Ukraine President Volodymyr Zelenskyy is providing a classified video briefing to senators Tuesday in a bid to convince them to support the supplemental funding bill coming to the floor as soon as Wednesday that includes $60 billion in aid for Ukraine. While Zelenskyy is speaking with senators, Ruslan Stefanchuk, the speaker of Ukraine’s parliament, will meet personally with members of the House and Senate.
They face an uphill battle. House Speaker Mike Johnson countered the White House’s letter sent Monday warning that time and money is running out for Ukraine assistance with a missive of his own. Further assistance to Ukraine, he wrote, is "dependent upon enactment of transformative change to our nation’s border security laws." He remains insistent that it’s the House’s racist immigration bill or nothing.
That’s the kind of digging in that could doom Ukraine, and unfortunately it’s been embraced by some Senate Republicans, like Sen. John Cornyn. He and his fellow Republicans are not actually negotiating this, he told NBC News. There’s no “negotiation” about it. “I think there’s a misunderstanding on the part of Senator Schumer and some of our Democratic friends,” Cornyn said. “This is not a traditional negotiation, where we expect to come up with a bipartisan compromise on the border. This is a price that has to be paid in order to get the supplemental.”
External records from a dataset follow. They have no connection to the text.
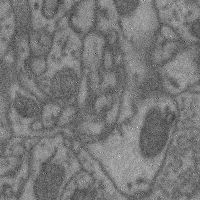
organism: Mouse
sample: Cerebral cortex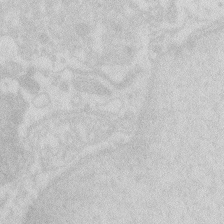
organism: Zebrafish
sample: Macrophage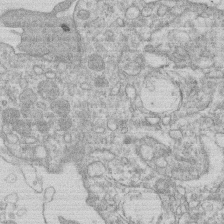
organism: Human
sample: Macrophage cells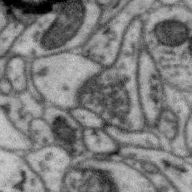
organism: Zebra finch
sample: Brain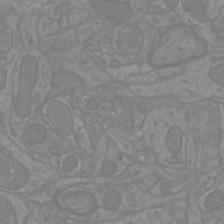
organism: Mouse
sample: Cortical neurons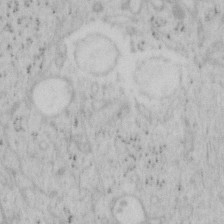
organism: Human
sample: HeLa cells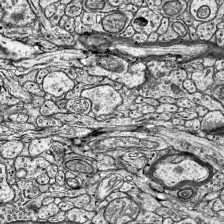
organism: Mouse
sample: Visual Cortex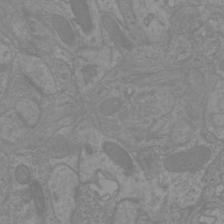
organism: Mouse
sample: Cortical neurons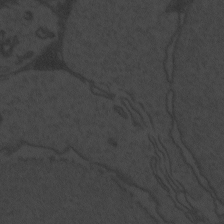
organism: Zebrafish
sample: Macrophage infected with Toxoplasma gondii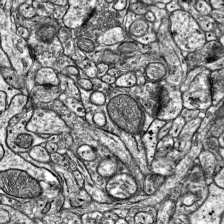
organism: Mouse
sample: Visual Cortex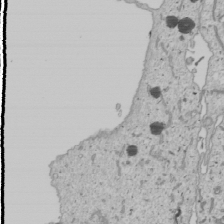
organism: Human
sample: Mitochondria in U2OS cells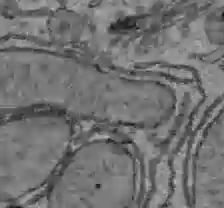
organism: C57BL Mouse
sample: Liver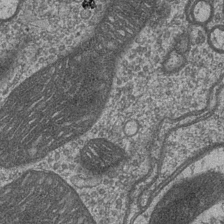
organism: Drosophila
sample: Optic medulla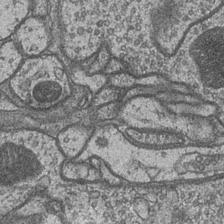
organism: Drosophila
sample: Optic medulla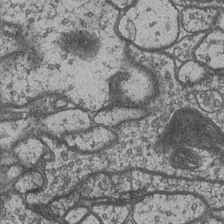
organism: Drosophila
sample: Optic medulla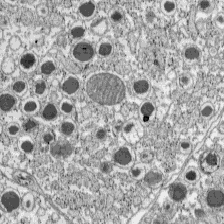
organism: C57BL Mouse
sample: Pancreatic islet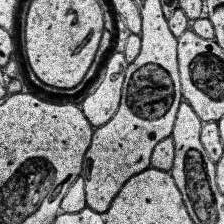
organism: Human
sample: Temporal Lobe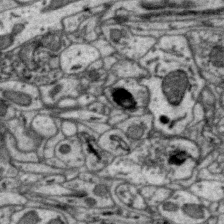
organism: Zebra finch
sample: Brain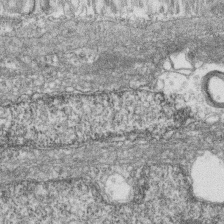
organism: Zebrafish
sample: Cilia; retinal pigment epithelium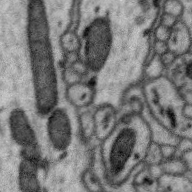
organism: Zebra finch
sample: Brain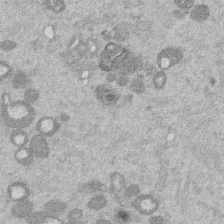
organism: Mouse
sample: Dividing mouse embryo 1 cell stage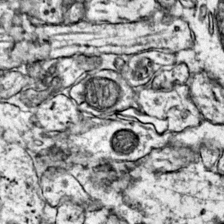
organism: Mouse
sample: Primary visual cortex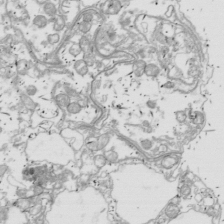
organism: Drosophila
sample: Cell division; meiosis; drosophila spermatocytes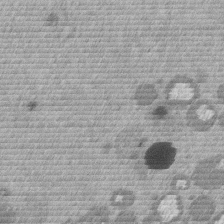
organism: Mouse
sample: Dividing mouse embryo 1 cell stage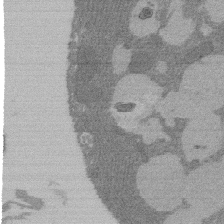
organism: Rat
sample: Salivary granule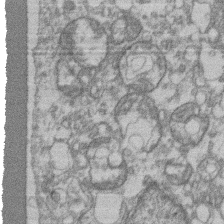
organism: Mouse
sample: T cell stromal cell synapse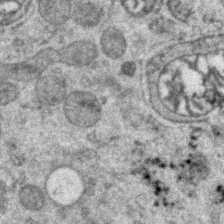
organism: Zebrafish
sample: Zebrafish embryo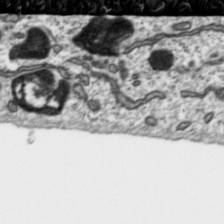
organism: Toxoplasma gondii
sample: Parasites in a vacuole inside a host cell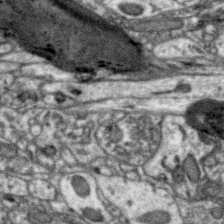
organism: Zebra finch
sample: Brain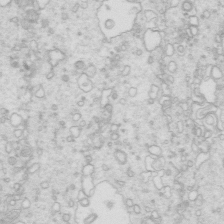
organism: Mouse
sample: Multiciliated cells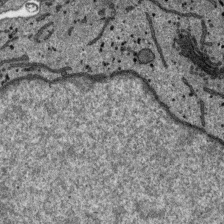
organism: Human
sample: Lung epithelial cells, uninfected (mock) control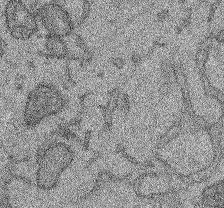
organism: Human
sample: HeLa cells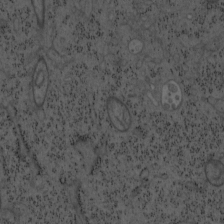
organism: Mouse
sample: OT-I killer T cells with ID8 ovarian cancer cells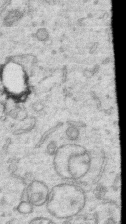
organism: Human
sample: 1205lu cells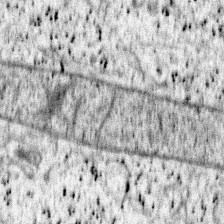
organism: Human
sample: HeLa cells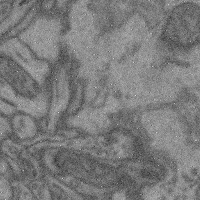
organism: Mouse
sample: Cerebral cortex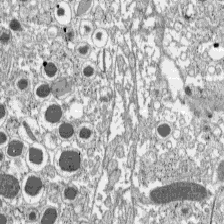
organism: C57BL Mouse
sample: Pancreatic islet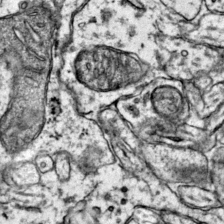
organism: Mouse
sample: Primary visual cortex

Senate Majority Leader Chuck Schumer seized on that statement Tuesday morning. “What that Republican said, Mr. President, is the textbook definition of hostage-taking,” he said in his floor speech opening the session. “If funding for Ukraine fails, the failure will solely be on the Republican Party.”
Some Republicans seem to recognize that. In fact, there’s some disagreement among Senate Republicans, and between them and the House GOP. Oklahoma Sen. James Lankford, who’s been leading the talks for Republicans, insists that talks and negotiations are continuing, though Democrats dispute that as well. "We continue to work to find a solution that will protect our national security, stop the human trafficking and prevent the cartels from exploiting the obvious loopholes in our law," he tweeted Tuesday. "That is the goal & we will continue to work until we get it right."
Lankford also dismissed Johnson’s demand that the Senate and the White House have to swallow the House immigration bill whole. “H.R. 2 didn’t get a single Democrat vote in the House,” Lankford told Punch Bowl News. “I have to get 20 Democrat votes here [in the Senate]. If the House is going to say it has to be our bill that we got zero Democrats on but I need you to go get 20 over in your body, that’s not rational. That’s not how things work.”
Sen. Thom Tillis of North Carolina, another Republican who's been involved in the talks, agreed. “That’s good—he’ll get what we send him,” Tillis responded when asked about Johnson’s position.
They both need to have a word with Cornyn, and also with Zelenskyy, before time runs out for Ukraine.